I have a TL300 and have owned it for the past two years.  I am happy with the stove but it's a little tricky to learn how to use!  The stove is in my basement and heats 2500 square feet.  It's is a little hot in the basement but i can keep the upstairs around 77 degrees with very little effort.  The stove has a very long burn time if you load it right.  Last year I didn't own the "fire gloves" so I just threw wood in the stove and didn't take much time on how I loaded it up.  With the gloves this year I can place the wood in the stove w/o burining my hands and I place it in the stove like a puzzle.   I get 10 hour burns with no problem and I only turn my stove down to the first Notch on the air lever.   I have some small complaints about the stove and here they are:  If I turn the airflow to low, I get a "smoke" smell in my house so I never really turn it down very much.  The "smokeless" top loader is kinda BS  If the stove is not running hot you will get smoke out of the top loader when putting wood in.  When it's hot with lots of coals you won't have a problem.  When i first bought the stove I wasn't using it right but here is a tip:  I found that i have to run the stove with the damper open for about an hour or so unti there is a full bed of coals across the bottom before I close the air damper.  Once the coals are there and you close the damper it should run just fine!   This stove is great if your looking to heat a large area.  I wouldn't recommend this stove if you live in a smaller house.  Any questions please feel free to ask.  Thanks Bob


----------



## ameador1 (Feb 6, 2011)

rbcsp20 said:
			
		

> I have a TL300 and have owned it for the past two years.  I am happy with the stove but it's a little tricky to learn how to use!  The stove is in my basement and heats 2500 square feet.  It's is a little hot in the basement but i can keep the upstairs around 77 degrees with very little effort.  The stove has a very long burn time if you load it right.  Last year I didn't own the "fire gloves" so I just threw wood in the stove and didn't take much time on how I loaded it up.  With the gloves this year I can place the wood in the stove w/o burining my hands and I place it in the stove like a puzzle.   I get 10 hour burns with no problem and I only turn my stove down to the first Notch on the air lever.   I have some small complaints about the stove and here they are:  If I turn the airflow to low, I get a "smoke" smell in my house so I never really turn it down very much.  The "smokeless" top loader is kinda BS  If the stove is not running hot you will get smoke out of the top loader when putting wood in.  When it's hot with lots of coals you won't have a problem.  When i first bought the stove I wasn't using it right but here is a tip:  I found that i have to run the stove with the damper open for about an hour or so unti there is a full bed of coals across the bottom before I close the air damper.  Once the coals are there and you close the damper it should run just fine!   This stove is great if your looking to heat a large area.  I wouldn't recommend this stove if you live in a smaller house.  Any questions please feel free to ask.  Thanks Bob



I think you may have a draft issue.
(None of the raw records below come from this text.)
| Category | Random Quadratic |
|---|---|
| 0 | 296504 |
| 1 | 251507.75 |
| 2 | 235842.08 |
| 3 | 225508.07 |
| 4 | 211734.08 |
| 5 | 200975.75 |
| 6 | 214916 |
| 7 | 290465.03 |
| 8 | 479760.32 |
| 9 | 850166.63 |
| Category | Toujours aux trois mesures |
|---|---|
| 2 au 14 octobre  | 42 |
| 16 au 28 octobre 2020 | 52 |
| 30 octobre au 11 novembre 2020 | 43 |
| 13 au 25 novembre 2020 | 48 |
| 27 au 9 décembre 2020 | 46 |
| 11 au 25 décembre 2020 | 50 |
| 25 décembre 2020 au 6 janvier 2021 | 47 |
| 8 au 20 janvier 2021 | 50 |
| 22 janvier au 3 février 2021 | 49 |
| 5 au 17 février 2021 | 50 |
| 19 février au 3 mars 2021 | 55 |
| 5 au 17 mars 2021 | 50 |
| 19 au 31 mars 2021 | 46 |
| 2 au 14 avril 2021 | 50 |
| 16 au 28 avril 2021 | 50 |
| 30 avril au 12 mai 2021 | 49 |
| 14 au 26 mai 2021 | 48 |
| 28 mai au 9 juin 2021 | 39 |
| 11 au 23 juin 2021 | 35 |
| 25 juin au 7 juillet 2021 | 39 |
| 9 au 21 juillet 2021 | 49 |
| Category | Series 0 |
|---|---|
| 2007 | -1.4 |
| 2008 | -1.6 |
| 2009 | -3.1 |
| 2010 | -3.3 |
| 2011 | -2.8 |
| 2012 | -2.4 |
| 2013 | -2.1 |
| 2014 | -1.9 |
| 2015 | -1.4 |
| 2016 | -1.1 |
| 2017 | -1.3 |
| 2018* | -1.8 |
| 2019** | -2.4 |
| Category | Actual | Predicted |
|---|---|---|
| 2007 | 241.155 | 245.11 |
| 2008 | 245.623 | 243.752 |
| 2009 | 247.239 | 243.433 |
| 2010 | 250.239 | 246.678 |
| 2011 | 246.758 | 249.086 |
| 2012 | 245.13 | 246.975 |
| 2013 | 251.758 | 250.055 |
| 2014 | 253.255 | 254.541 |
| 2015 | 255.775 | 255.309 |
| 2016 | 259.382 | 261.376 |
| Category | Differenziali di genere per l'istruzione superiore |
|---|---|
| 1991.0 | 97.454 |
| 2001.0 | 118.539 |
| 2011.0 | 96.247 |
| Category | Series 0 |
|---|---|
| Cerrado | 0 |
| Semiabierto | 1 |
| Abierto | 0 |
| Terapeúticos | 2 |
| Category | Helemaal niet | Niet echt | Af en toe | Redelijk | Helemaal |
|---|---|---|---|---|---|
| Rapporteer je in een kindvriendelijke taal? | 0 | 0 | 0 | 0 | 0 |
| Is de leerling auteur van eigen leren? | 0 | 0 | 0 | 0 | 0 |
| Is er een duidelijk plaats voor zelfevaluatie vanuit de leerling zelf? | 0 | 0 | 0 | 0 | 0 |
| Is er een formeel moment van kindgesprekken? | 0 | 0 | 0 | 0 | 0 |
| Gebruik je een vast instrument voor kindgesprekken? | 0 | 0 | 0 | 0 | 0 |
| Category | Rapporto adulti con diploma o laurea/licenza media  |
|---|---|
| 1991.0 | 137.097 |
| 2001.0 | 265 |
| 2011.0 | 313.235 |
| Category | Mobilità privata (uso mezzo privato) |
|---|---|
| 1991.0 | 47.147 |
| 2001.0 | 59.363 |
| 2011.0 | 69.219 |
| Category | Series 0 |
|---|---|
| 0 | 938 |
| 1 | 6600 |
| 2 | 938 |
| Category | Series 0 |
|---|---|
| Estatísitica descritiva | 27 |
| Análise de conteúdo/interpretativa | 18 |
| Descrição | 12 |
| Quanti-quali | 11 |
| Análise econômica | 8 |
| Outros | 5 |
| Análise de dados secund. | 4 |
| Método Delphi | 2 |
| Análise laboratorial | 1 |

Our TL200 was running great and never gave us any trouble letting smoke come in the house when the top door was opened to load wood - but - we had to have our chimey and stove pipe re-routed (long story). The installers designed a system with too much horizontal run that was also too close to the stove and it REALLY knocked down our draft. We then had all the symptoms you are mentioning. I finally researched the issue enough and repurchased the items I needed and put the system back where it was with upgraded parts that fixed the original reasons it needed to be moved. Now we have our draft back and again, no more smoke in the house. The stove is burning better at low temp settings and can put out enough heat on higher settings when needed. With the low draw I had to open everyting all the way and still could not get enough heat. In fact, I now have sooo much draw that I had to add an additional damper in the stove pipe to help slow it down so it doesn't overfire on its highther settings.

To the OP: I have also found that when you turn this stove down too low after adding a new load of wood that it will do this dancing fire - roar thing. In fact at one time my top loading door seal had gotten damaged and when it did this, that flames would dance a little, then go out for a minute or so. Then smoke would build up in the top of the stove and PUFF! It would re-ignite back into the dancing flames and would actually cause a puff of smoke to come out around the top load door - causing the house to smell like smoke. It took me a few days of the house going through these boughts of smoke smell before I reslized this was happening as the amount of smoke per puff was small an not very noticable. If yours is doing this with a seal in tact it may be causings an even smaller amount of smoke to enter the room and be harder to track down. Anyway, the simple quick fix was just not to turn the stove down as soon after a load and/or just not turn it down quite so low - just a little bit more air flow typically stopped this. This also could be a bit of a draft problem as I only had this problem when our chimney was redirected and had our draft out of wack. Now that it's fixed I can turn it down all the way pretty soon after a re-load with no more of this issue.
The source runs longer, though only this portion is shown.